(Beginning of Data to examine)
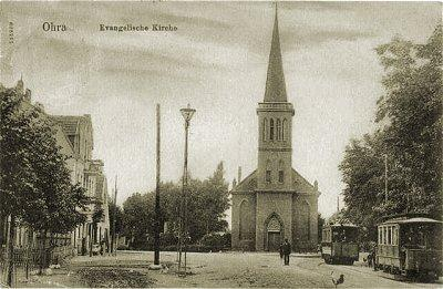 Gdańsk Orunia, ul. Gościnna 15 - dawny kościół ewangelicki św. Jerzego, obecnie rzymskokatolicki parafialny p.w. św. Jana Bosko, 1820-1823
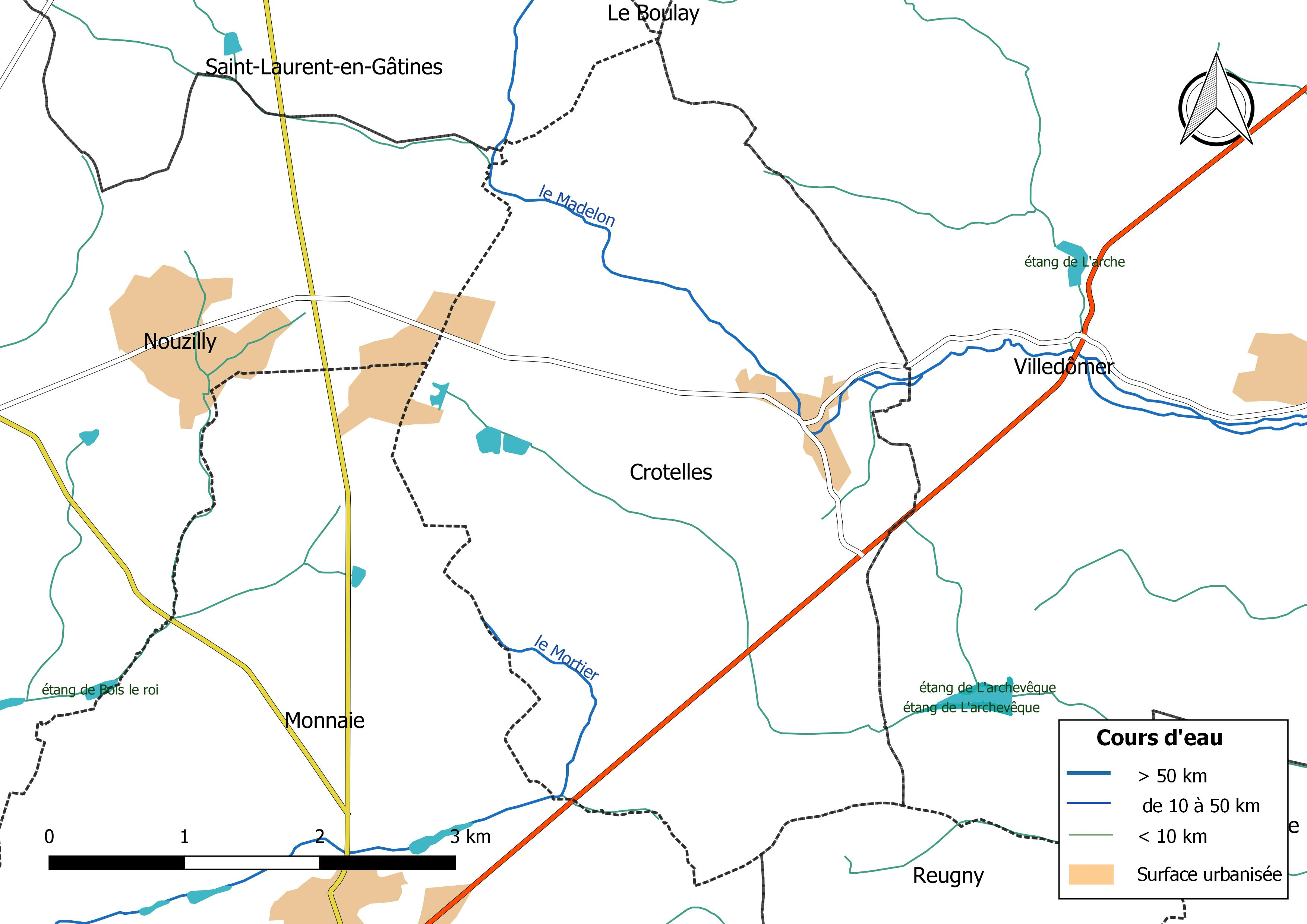 Carte du réseau hydrographique de la commune de Crotelles (France).
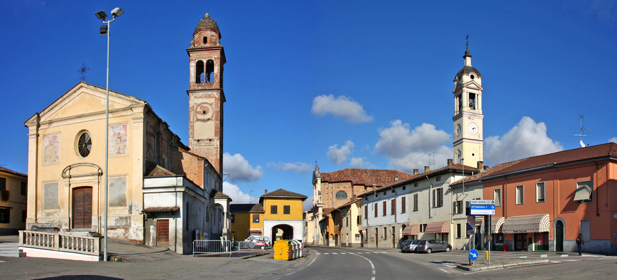 Panoramica di San Giorgio di Lomellina (PV) con la chiesa di San Rocco ed il campanile della parrocchiale
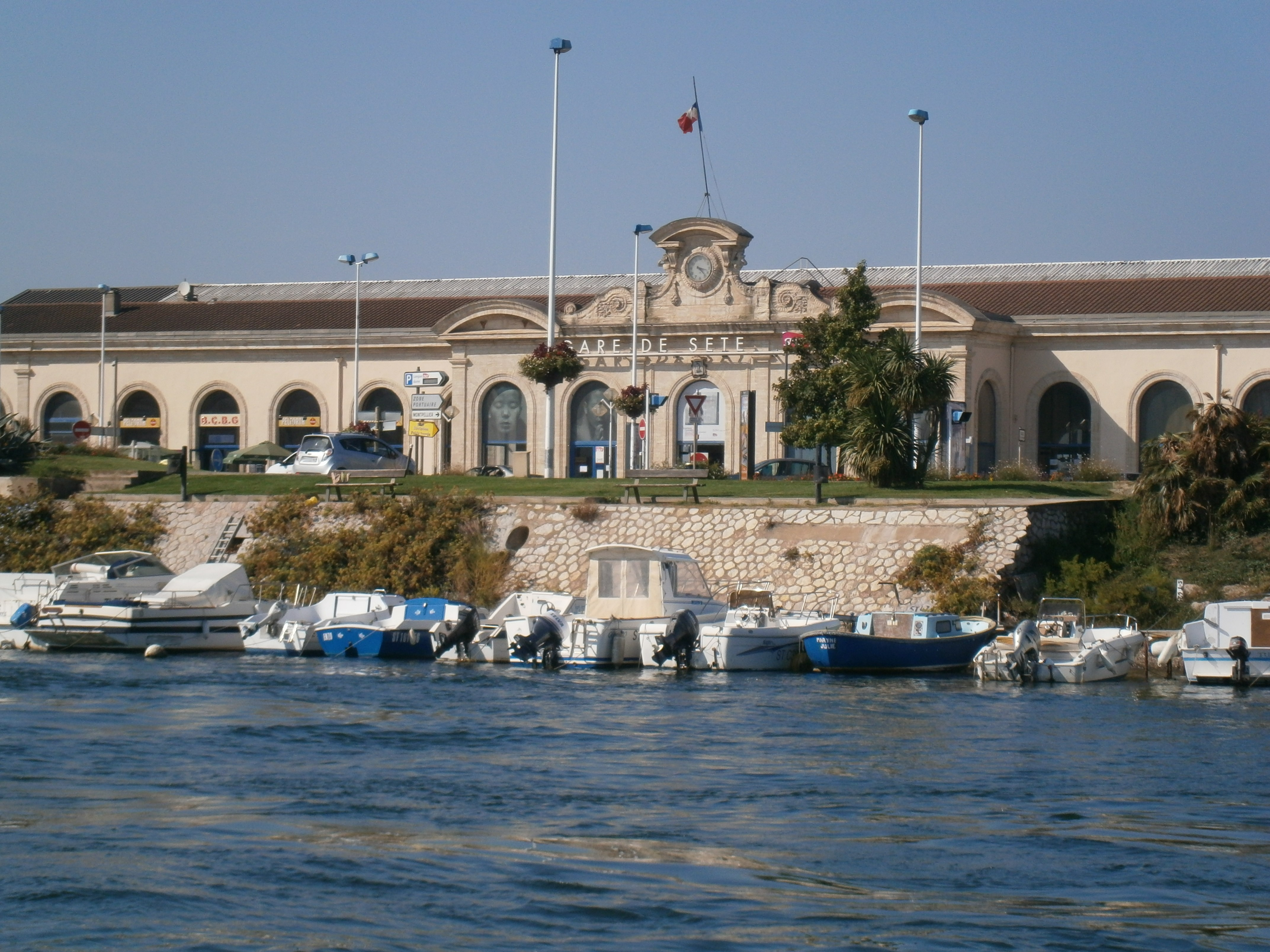 Gare de Sète (34) : Le bâtiment voyageurs.
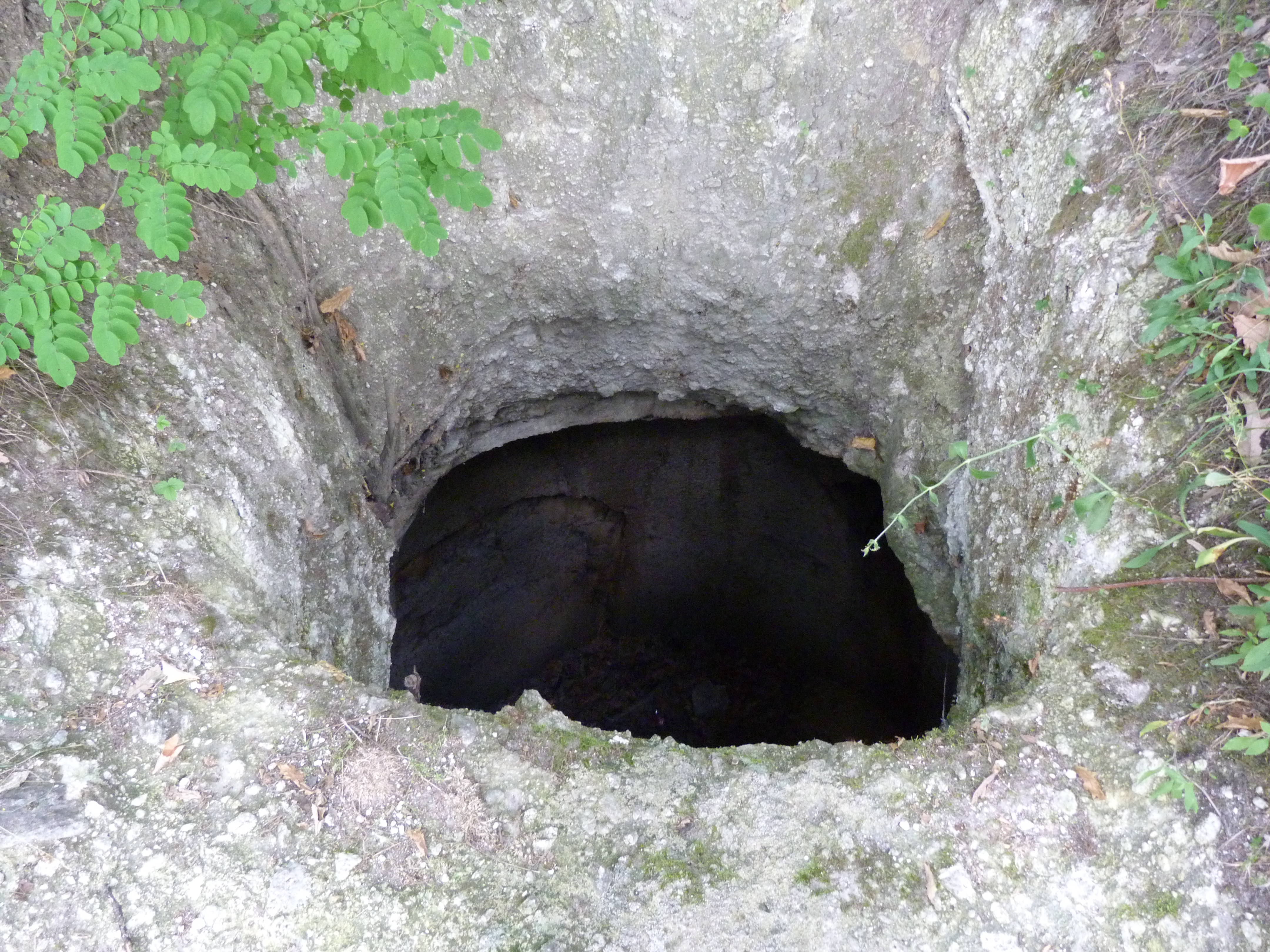 A felvétel 2014. június 20-án, pénteken készült. Cserépváralja, Borsod Abaúj Zemplén Megye. Tardról Cserépváralja felé közeledve, közvetlenül Cserépváralja előtt a Szent István Mezőgazdasági Szövetkezet Ifjúsági táborát jelző táblánál le kell térni. Még az Ifjusági tábor előtt kell jobbra letérni. Gabonatároló verem a Cserépvár előterében vezető út mellett.
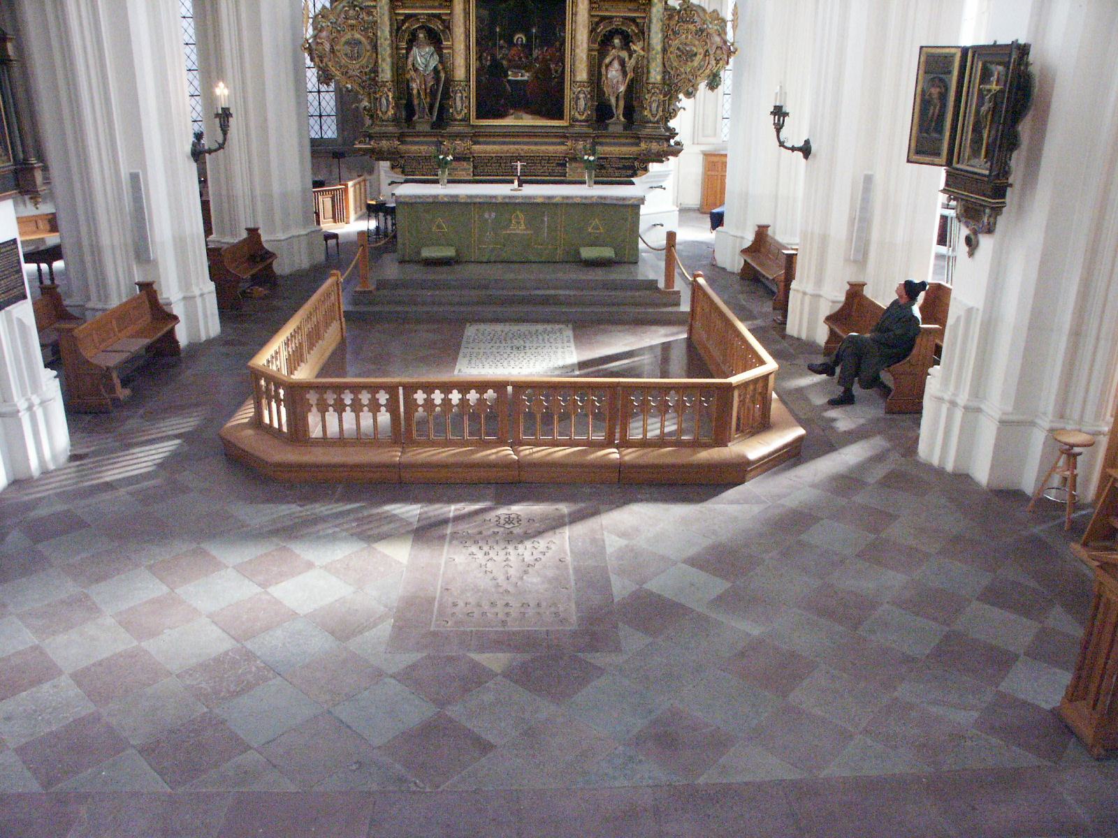 Reformatorn Claus Mortensens och hans mors garvsten i Malmö St Petri, Sverige.
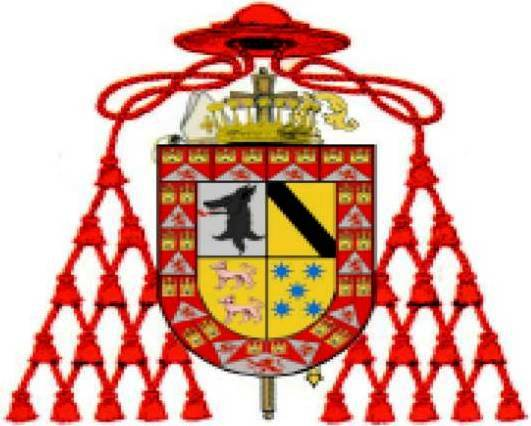 Escudo del Cardenal Baltasar Moscoso y Sandoval. Obispo de Jaén y Arzobispo de Toledo.
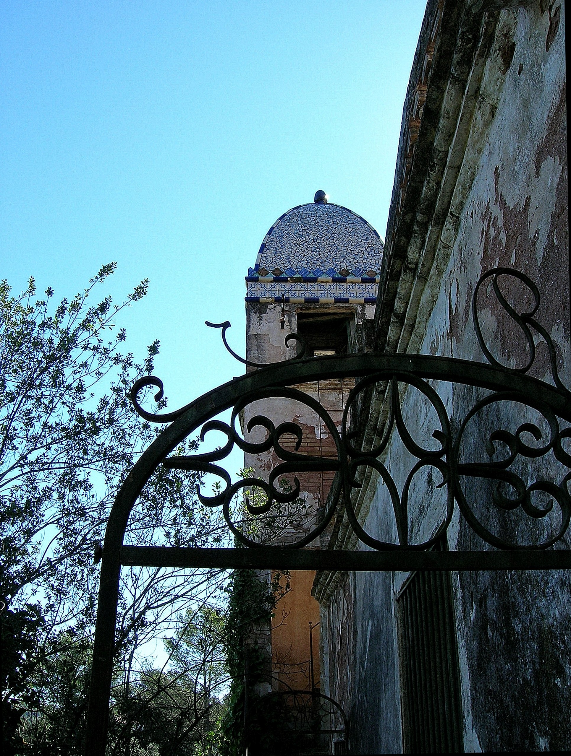 Can Pitarra (Cervelló)
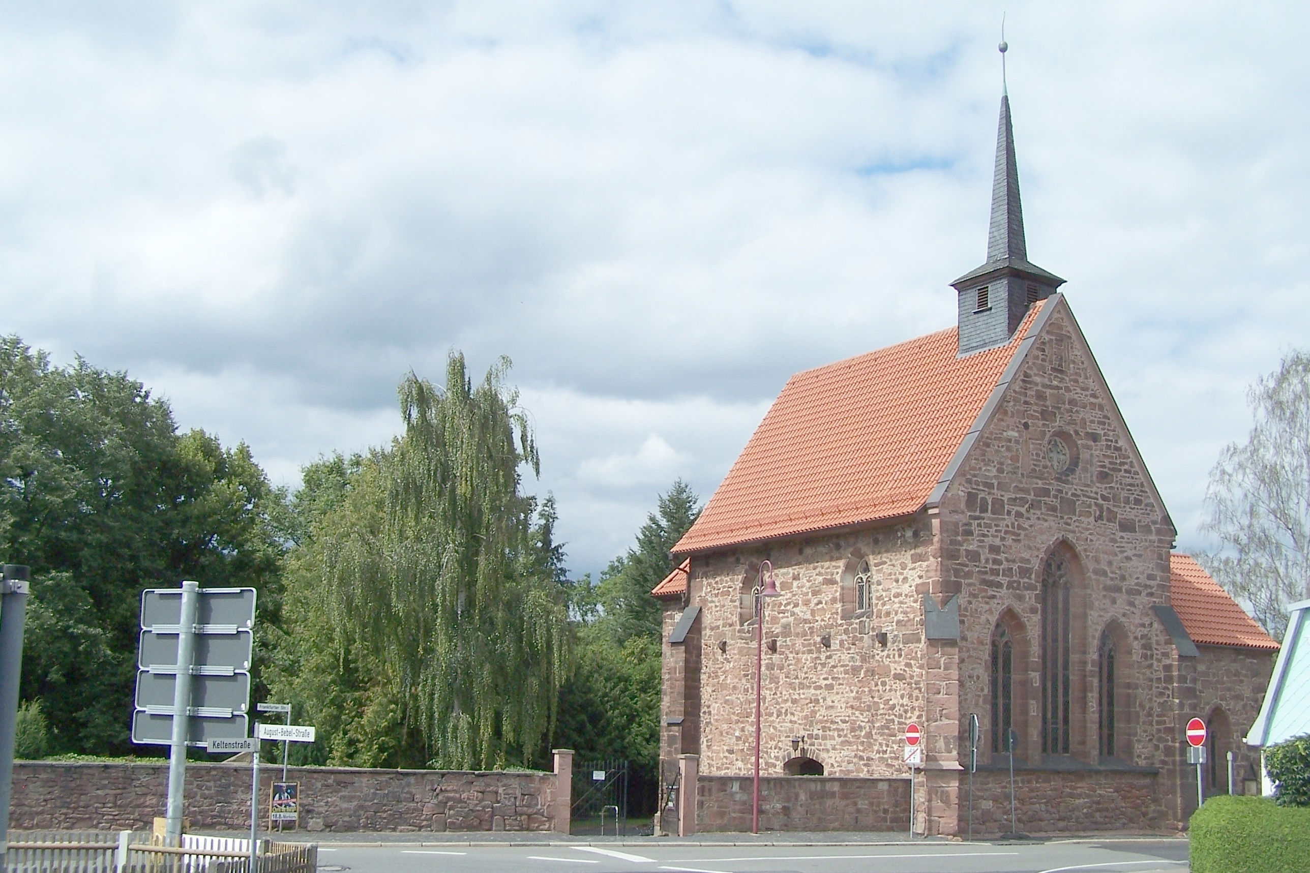 Ansichten und Details der Gottesackerkirche in Vacha.
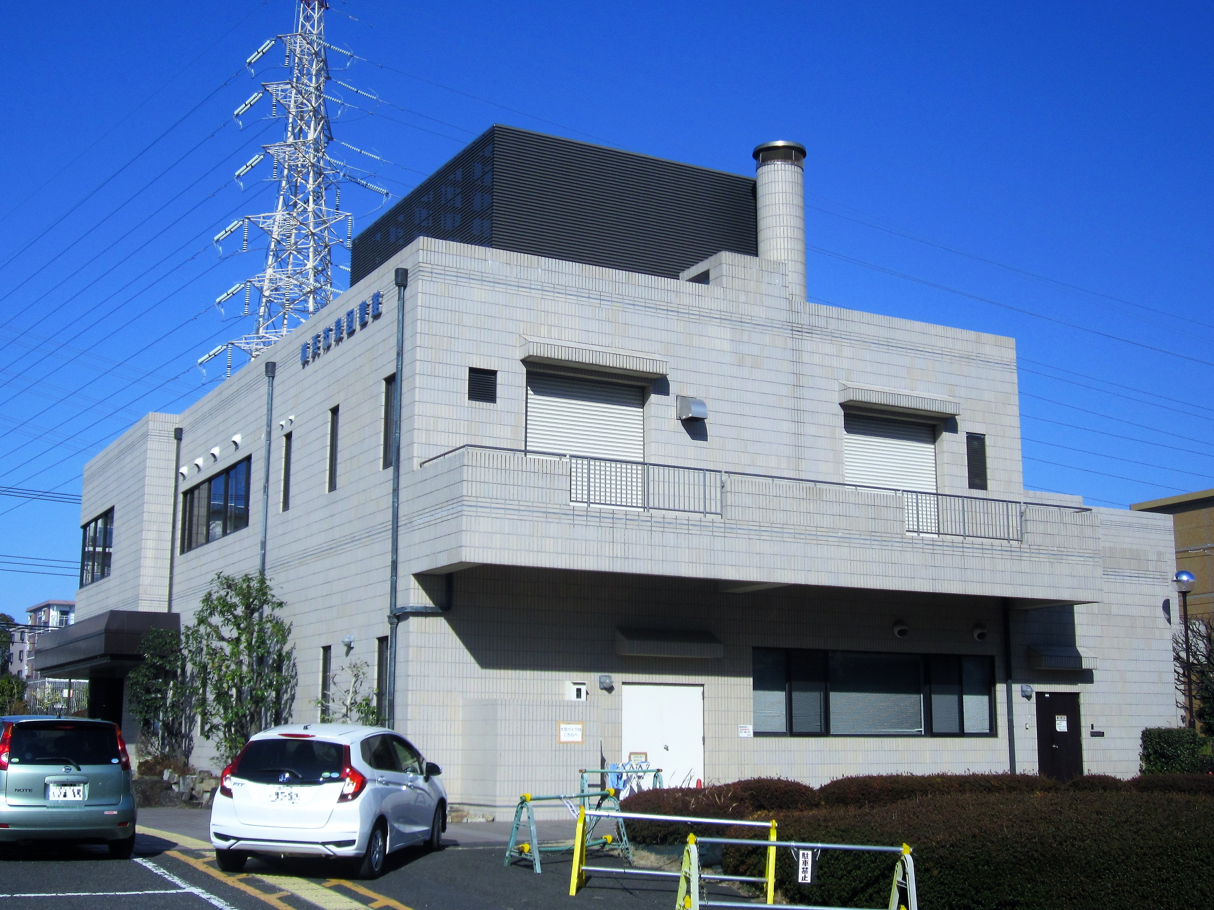 横浜市泉図書館（横浜市泉区和泉町）
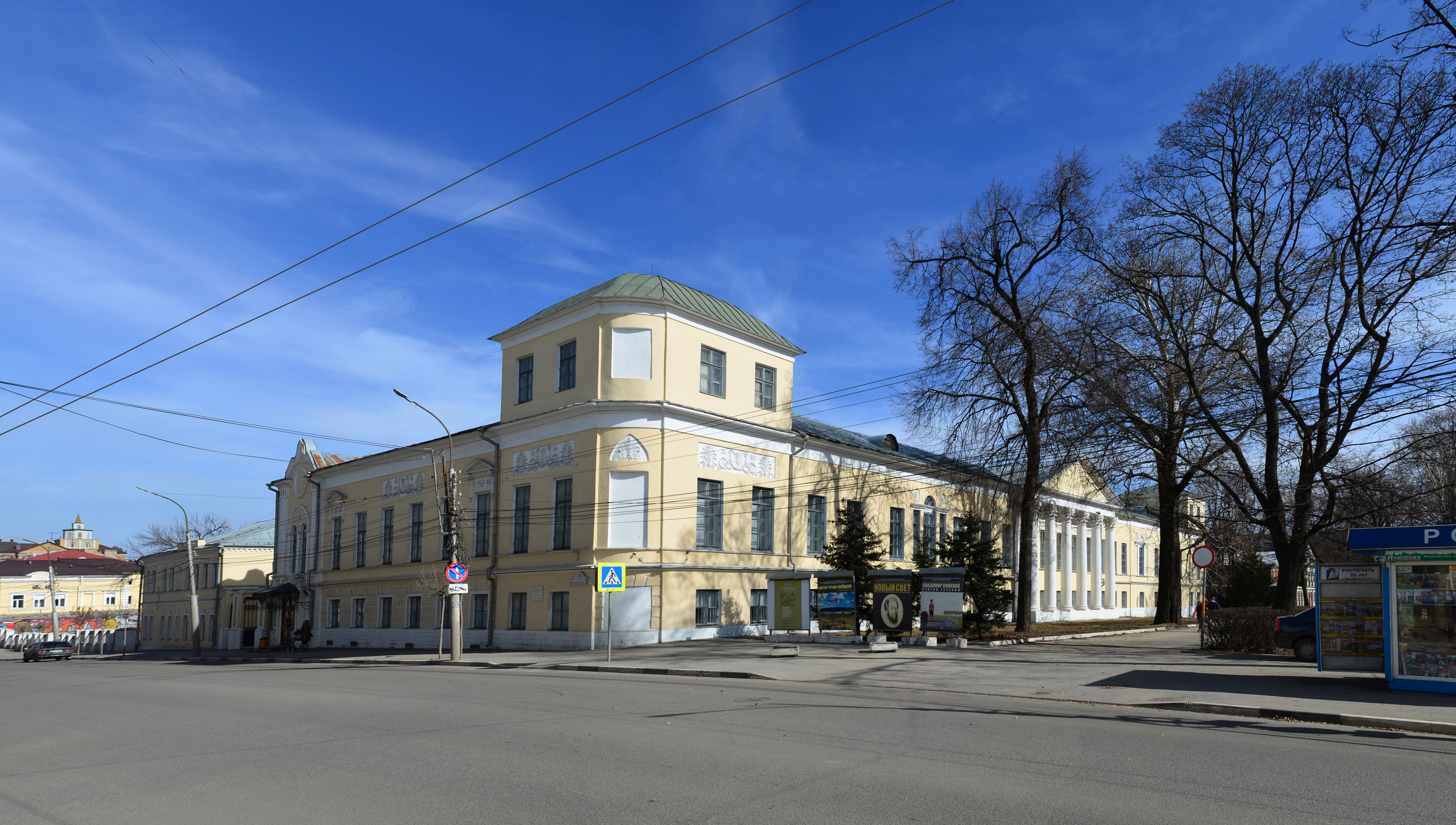 Рязанский государственный областной художественный музей им.И.П.Пожалостина.Бывший дом рязанского мецената Г.В.Рюмина.
(End of Data to examine)
Exercise: The lines wanted run from the line containing "Reformatorn Claus Mortensens" through the end of the entries; return them exactly, both ends included, and keep pictures out.

Result of this exercise:
 Reformatorn Claus Mortensens och hans mors garvsten i Malmö St Petri, Sverige.
 Escudo del Cardenal Baltasar Moscoso y Sandoval. Obispo de Jaén y Arzobispo de Toledo.
 Can Pitarra (Cervelló)
 Ansichten und Details der Gottesackerkirche in Vacha.
 横浜市泉図書館（横浜市泉区和泉町）
 Рязанский государственный областной художественный музей им.И.П.Пожалостина.Бывший дом рязанского мецената Г.В.Рюмина.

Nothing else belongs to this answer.